RxPONDER included 5,015 patients with stage 2-3 breast cancer involving one to three axillary lymph nodes and no distant metastasis who had a recurrence score of 25 or lower. Patients were assigned to receive endocrine therapy alone or endocrine therapy plus chemotherapy. The current median follow-up is 5.1 years (Abstract GS3-00).

In postmenopausal patients – who were roughly two-thirds of the study cohort — there was no difference in 5-year invasive disease-free survival (IDFS) between those who received chemotherapy and those who did not (91.6% vs. 91.9%).

“Postmenopausal women with one to three lymph nodes involved and a recurrence score of 0 to 25 can likely safely forego adjuvant chemotherapy without compromising invasive disease-free survival,” said Kevin Kalinsky, MD, director of the Glenn Family Breast Center at Winship Cancer Institute of Emory University, who presented the study findings. “This will save tens of thousands of women the time, expense, and potential harmful side effects that can be associated with chemotherapy infusions.”

However, in the premenopausal cohort, those who received chemotherapy had improved 5-year IDFS, compared with those who did not receive chemotherapy (94.2% vs. 89.0%; P=0.0004), as well as a 53% improvement in overall survival (P=0.032).

The researchers identified an early overall survival improvement at 5 years with the addition of chemotherapy in premenopausal women. “This absolute benefit at 5 years was 1.3% favoring chemotherapy followed by endocrine therapy versus endocrine therapy alone,” Dr. Kalinsky said.

Overall survival data is limited due to the number of events at the time of evaluation. Results were similar in premenopausal women with recurrence scores of 0-13 and those with scores of 14-25. Among premenopausal women, the receipt of ovarian suppression was more common in patients who received endocrine therapy alone than in those who also received chemotherapy (15.9% vs. 3.7%). It is unknown to what extent the chemotherapy benefit observed in the premenopausal women was due to chemotherapy-induced menopause.

Previously, an exploratory analysis from the TAILORx trial in lymph-node negative, ER-positive breast cancer showed that patients older than 50 years with an Oncotype Dx recurrence score of 25 or lower derive no benefit from chemotherapy, while those age 50 years or younger with a recurrence score 16-25 may derive benefit from chemotherapy.

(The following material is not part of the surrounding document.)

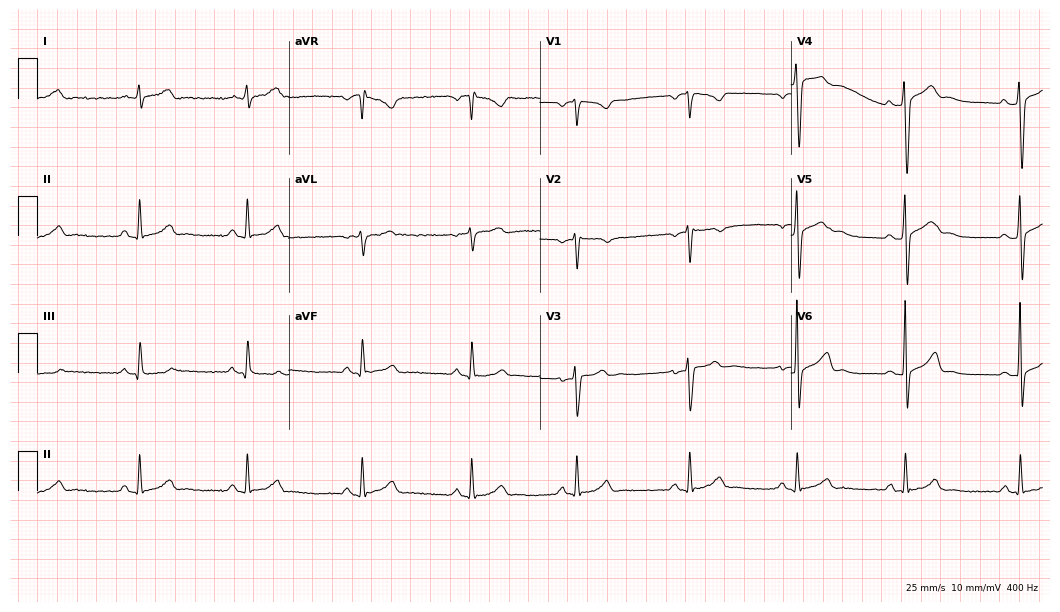
12-lead ECG from a 30-year-old male (10.2-second recording at 400 Hz). No first-degree AV block, right bundle branch block, left bundle branch block, sinus bradycardia, atrial fibrillation or sinus tachycardia recorded for this tracing. Other findings, if any, are not listed.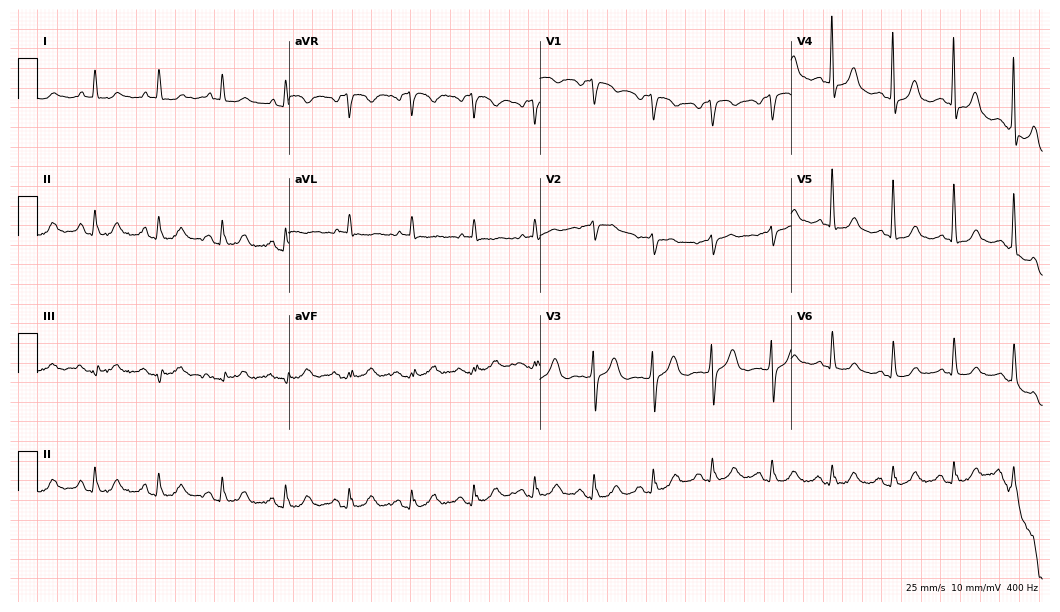
ECG — a male, 76 years old. Labelled as a normal ECG.

“The results from RxPonder clearly show no benefit to adding chemotherapy to standard endocrine therapy in postmenopausal patients despite having positive nodes, emphasizing that node-positivity, while an important prognostic marker, is not a predictive marker of chemotherapy sensitivity,” said C. Kent Osborne, MD, founding director of the Dan L Duncan Comprehensive Cancer Center at Baylor College of Medicine in Houston, who was not involved with the study.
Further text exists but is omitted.